Halle Berry's coming out of the sea is one of countless over-the-top, in-your-face "nods" to previous Bond films for the 40th anniversary. Except this banal sequence is more of an insult to the brilliance of Dr. No than a homage.

The corny dialogue when Jinx and Bond meet is cringe-inducing. Brosnan blows out smoke after every sex gag. Halle Berry pokes her tongue around her mouth, which she seems to do throughout the film to look alluring. 

The double entendres in Roger Moore's time were funny. The ones in Die Another Day are not. Cut to Bond and Jinx making love, and we see our first-ever sex scene in an Eon Bond film. 

Brosnan's much-maligned pain face is terrible enough. Did we really need to be subjected to his ejaculation face, too?

It's ironic: most Bond girl actresses haven't been great, yet their performances have held water. What do we get when an Oscar-winning actress lands a Bond girl role? The worst Bond girl performance in the entire series.

After Madonna's ghastly song, we must watch her and Brosnan engage in more lousy sex quips. I don't think her acting is that bad. It's Purvis's and Wade's attempts at humour I can't stomach.

There is nothing positive about Lee Tamahori's directing. Slow-mo, fast-mo, unnecessary close-ups and woeful CGI looks more at home in an early-90s Sonic the Hedgehog game. 

We're supposed to believe North Korean military officer Sangjwa Tan-Sun Moon morphs into a sneering public schoolboy toff through gene-replacement therapy.

Brosnan is back at it — surfing — or a computer-generated figure of him is. This time, he's surfing a makeshift sheet of metal in what is hands-down the most embarrassing moment in the series.

It's like a competition on who could be the most irritating. Michael Madsen, Halle Berry, John Cleese, Rick Yune and Toby Stephens battle it out for that prize. Even the extras and minor characters are poorly directed and painful to watch.

Colin Salmon turns out his usual dull performance. God knows why anyone wanted him as Bond. The less said about John Cleese, the better. Cleese should not have been allowed anywhere near a Bond film. 

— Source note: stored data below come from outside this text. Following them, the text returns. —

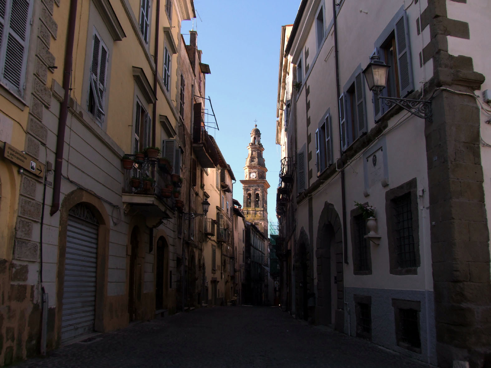 Poli RM
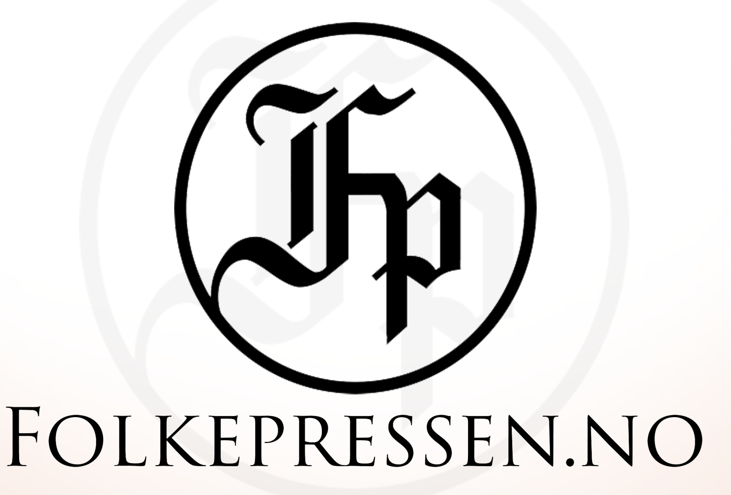 Logo for Nettmagasinet Folkepressen.no
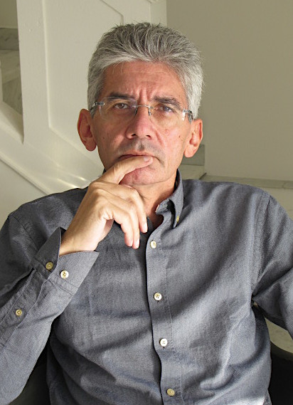 Portrait de Franck Biancheri
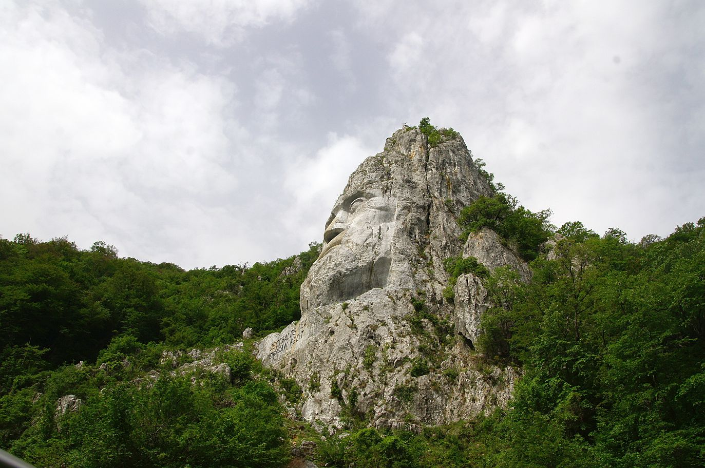 Decebal

It's difficult to believe a 60-something buffoon, dressed like a country bumpkin with a 1970s moustache to boot, is MI6's "new" gadgetry mastermind.

Just when you think you've seen and heard the last of Madonna, she pops up again with a hideous remix of her title song over the end credits.

By this point, the franchise had lost all credibility. I haven't even mentioned the invisible car. I'm eternally grateful to Die Another Day for one thing: it spelt Pierce Brosnan's end.